《き》を伺い、得ればすなわちこれを殺すと。『風俗通』八に黄帝書を引いていわく、上古の時、荼《と》と鬱てふ昆弟《こんてい》二人、能く鬼を執らう。度朔山上の章桃樹下に百鬼を簡閲し、道理なく妄《みだ》りに人の禍害を為《な》す鬼を、荼と鬱と、葦縄で縛りて虎に食わす。故に県官常に臘|除夕《じょせき》を以て桃人を飾り、葦索を垂《た》れ、虎を門に画くとあり。桃人は『戦国策』に見える桃梗で、〈梗は更なり、歳終更始す、介祉を受くるなり〉とあれば、年末ごとに改めて新しいのを門に懸けた桃木製の人形らしく、後には単に人形を画いて桃符《とうふ》といったらしい。和漢その他に桃を鬼が怖るるてふ俗信については『日本及日本人』七七七号九一頁に述べ置いた。

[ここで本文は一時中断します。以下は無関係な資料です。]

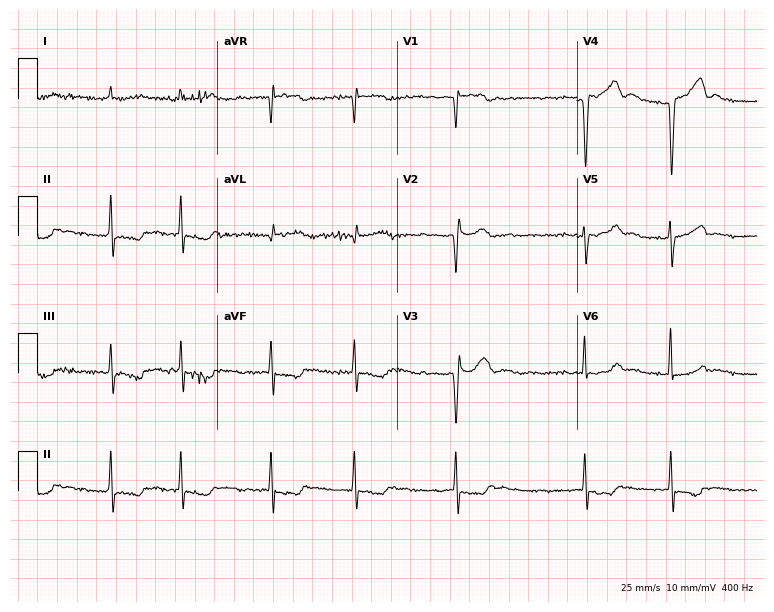
Resting 12-lead electrocardiogram. Patient: a 79-year-old male. None of these six findings is recorded: first-degree AV block, right bundle branch block, left bundle branch block, sinus bradycardia, atrial fibrillation, sinus tachycardia. Other findings, if any, are not listed.
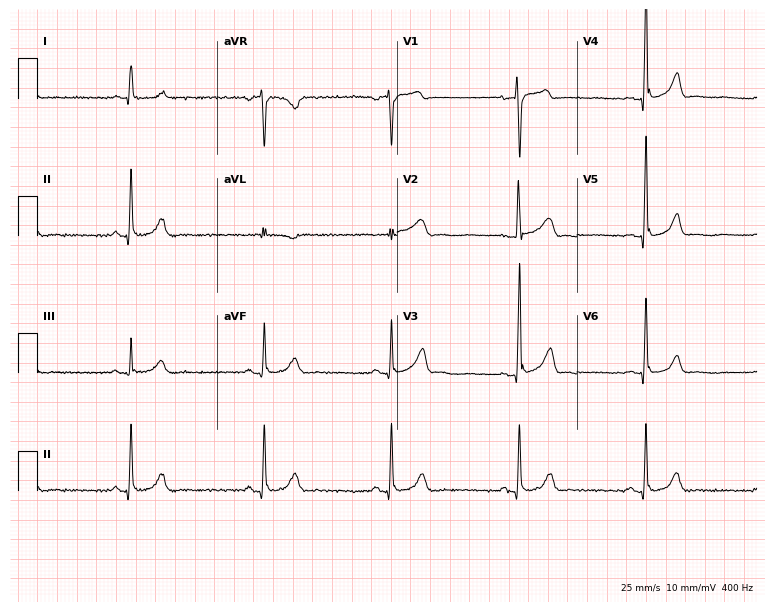
Electrocardiogram (7.3-second recording at 400 Hz), a man, 54 years old. Interpretation includes sinus bradycardia (a sinus rate of 50 beats per minute or less).

 そこに書き洩らしたが加藤雀庵の『囀《さえず》り草』の虫の夢の巻に、千住の飛鳥《あすか》の社頭で毎年四月八日に疫癘《えきれい》を禳《はら》う符というを出すに、桃の木で作れり、支那に倣《なろ》うたのだろうとある。『本草図譜』五九に田村氏(元雄か)説とて、日本で桃で戸守り符を作る事なき由を言えるも例外はあったのだ。さて桃木製の人形が人を画いた桃符に代ったと斉《ひと》しく、鶏を磔に懸けたのが戸上に画鶏を貼り付けるに変わったのじゃ。何のために鶏を殺したかは、後に論ずるとして、鶏に縁厚い酉歳の書き始めに昔の支那人は元日に鶏を磔《はりつけ》にしたという事を述べ置く。
 それから『荊楚歳時記』から引いた元旦の式を述べた上文、〈以て山※[#「月+操のつくり」、第3水準1−90−53]悪鬼を辟く〉の次に、〈長幼ことごとく衣冠を正し、次を以て拝賀し、椒柏《しょうはく》酒を進め、桃湯を飲み屠蘇《とそ》を進む云々、各一鶏子を進む〉とあって、註に『周処風土記』に曰く、正旦まさに生ながら鶏子一枚を呑むべし、これを錬形というとある。鶏卵を呑んで新年の身体を固めたのだ。それから『煉化篇』を案ずるにいわく、正旦鶏子赤豆七枚を呑み瘟気《おんき》を辟くとあるが、鶏卵七つも呑んでは礼廻りの途上で立ちすくみになり、二日のひめ始めが極めて待ち遠だろうから直ちに改造と出掛けたものか、『肘後方《ちゅうごほう》』には元旦および七日に、麻子、小豆、各十四枚を呑めば疾疫を消すとあって、卵は抜きとされおり、梁の武帝、厳に動物食を制してより、元旦に鶏卵を食うは全廃となったとある。